How about so on top of what I sent?
--- a/include/linux/percpu-rwsem.h
+++ b/include/linux/percpu-rwsem.h
@@ -13,11 +13,10 @@ struct percpu_rw_semaphore {
unsigned int __percpu *read_count;
struct rw_semaphore rw_sem;
wait_queue_head_t writer;
- int state;
+ int readers_block;
};
-extern void __percpu_down_read(struct percpu_rw_semaphore *);
-extern int __percpu_down_read_trylock(struct percpu_rw_semaphore *);
+extern int __percpu_down_read(struct percpu_rw_semaphore *, int);
extern void __percpu_up_read(struct percpu_rw_semaphore *);
static inline void percpu_down_read(struct percpu_rw_semaphore *sem)
@@ -37,7 +36,7 @@ static inline void percpu_down_read(stru
*/
__this_cpu_inc(*sem->read_count);
if (unlikely(!rcu_sync_is_idle(&sem->rss)))
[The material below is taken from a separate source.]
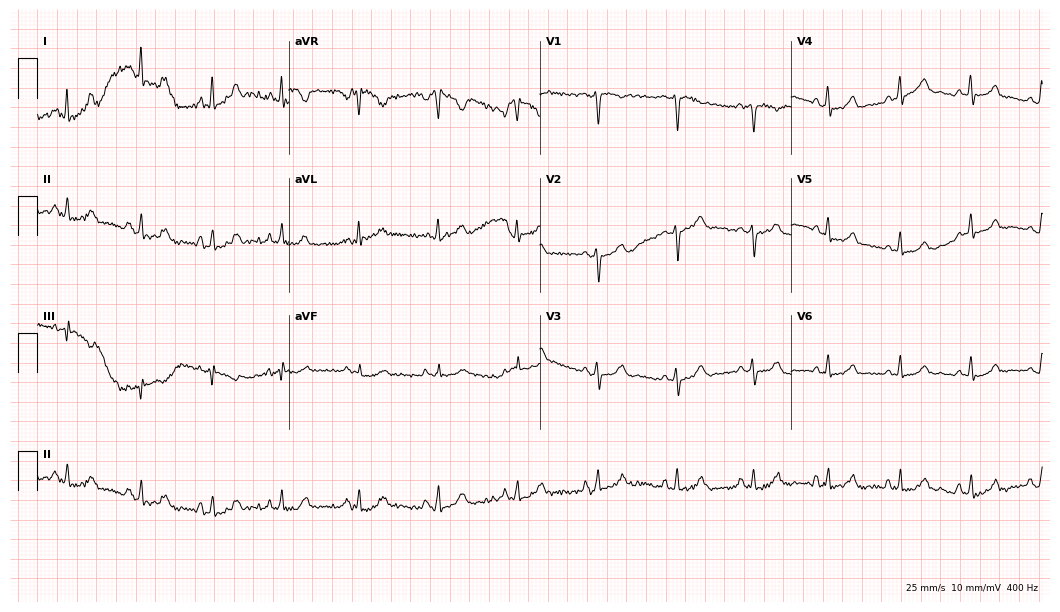
Standard 12-lead ECG recorded from a 38-year-old woman (10.2-second recording at 400 Hz). Read as a normal ECG.

- __percpu_down_read(sem); /* Unconditional memory barrier */
+ __percpu_down_read(sem, false); /* Unconditional memory barrier */
preempt_enable();
/*
* The barrier() from preempt_enable() prevents the compiler from
@@ -55,7 +54,7 @@ static inline int percpu_down_read_trylo
*/
__this_cpu_inc(*sem->read_count);
if (unlikely(!rcu_sync_is_idle(&sem->rss)))
- ret = __percpu_down_read_trylock(sem);
+ ret = __percpu_down_read(sem, true); /* Unconditional memory barrier */
preempt_enable();
/*
* The barrier() from preempt_enable() prevents the compiler from
--- a/kernel/locking/percpu-rwsem.c
+++ b/kernel/locking/percpu-rwsem.c
@@ -8,8 +8,6 @@
#include <linux/sched.h>
#include <linux/errno.h>
-enum { readers_slow, readers_block };
-
int __percpu_init_rwsem(struct percpu_rw_semaphore *sem,
const char *name, struct lock_class_key *rwsem_key)
{
@@ -21,7 +19,7 @@ int __percpu_init_rwsem(struct percpu_rw
rcu_sync_init(&sem->rss, RCU_SCHED_SYNC);
__init_rwsem(&sem->rw_sem, name, rwsem_key);
init_waitqueue_head(&sem->writer);
- sem->state = readers_slow;
+ sem->readers_block = 0;
return 0;
}
EXPORT_SYMBOL_GPL(__percpu_init_rwsem);
@@ -41,21 +39,21 @@ void percpu_free_rwsem(struct percpu_rw_
}
EXPORT_SYMBOL_GPL(percpu_free_rwsem);
-void __percpu_down_read(struct percpu_rw_semaphore *sem)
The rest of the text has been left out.